London based photographer Maria Kapajeva will challenge perceptions of who exactly the women of Wirral are, and bring women from different backgrounds, ages and domestic circumstances together to celebrate what it means to be a woman from this area. The Williamson Gallery, Birkenhead, will play host to the final exhibition of works in Spring 2017.
A selection of all work created across Liverpool City Region will culminate in a Culture Shifts exhibition at Open Eye Gallery, Liverpool, in September 2017, which will also celebrate the partnerships across the City Region and the power of photography to creatively engage us all.

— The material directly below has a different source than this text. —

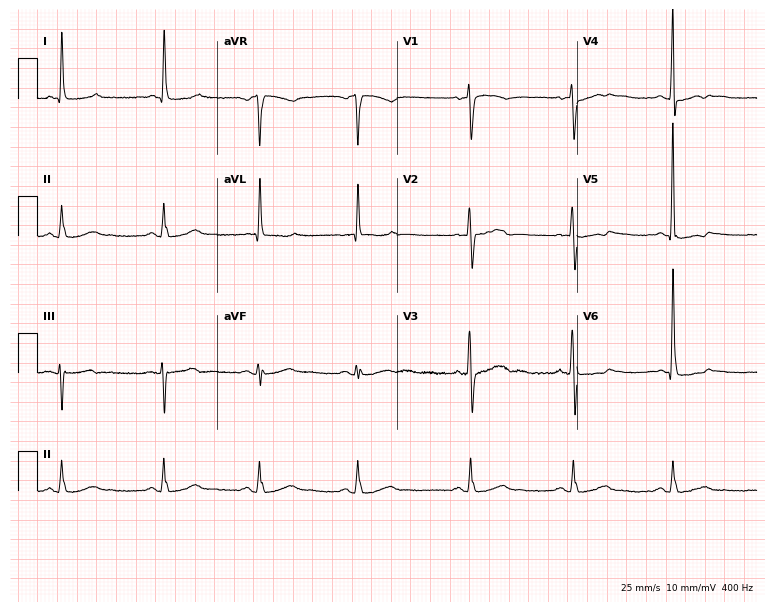
12-lead ECG from a female patient, 80 years old. Labelled as a normal ECG.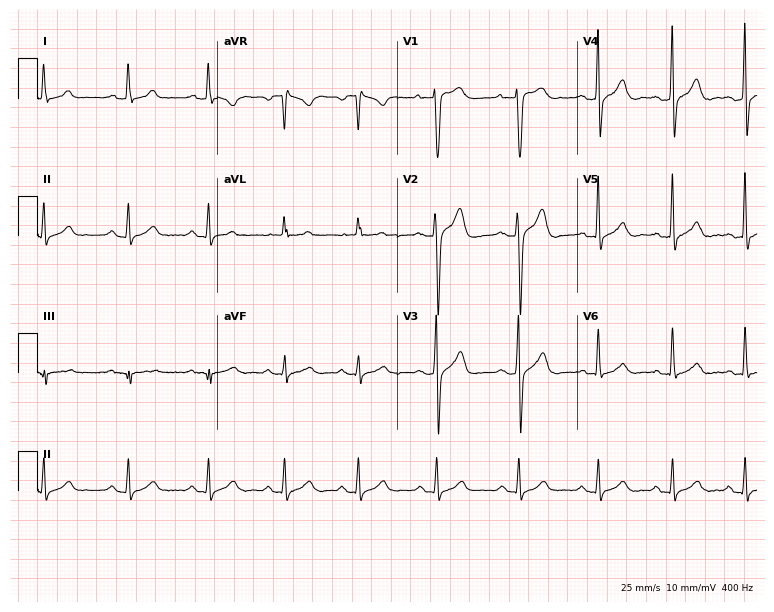
12-lead ECG from a 28-year-old male patient. Recorded interpretation: within normal limits.

This programme has been supported by the Strategic Touring Programme, Arts Council England in partnership with Open Eye Gallery, Liverpool CC, Mersey Care NHS Foundation Trust, The Atkinson, Sefton BC, Granby4Streets Community Land Trust, Kirkby Art Gallery, Knowlsey BC, Heart of Glass, St. Helens BC, Halton BC, Halton CCG, The Brindley, The Williamson, Wirral BC, Red Ninja, Redeye, the Photography Network and LOOK: Liverpool International Photography Festival.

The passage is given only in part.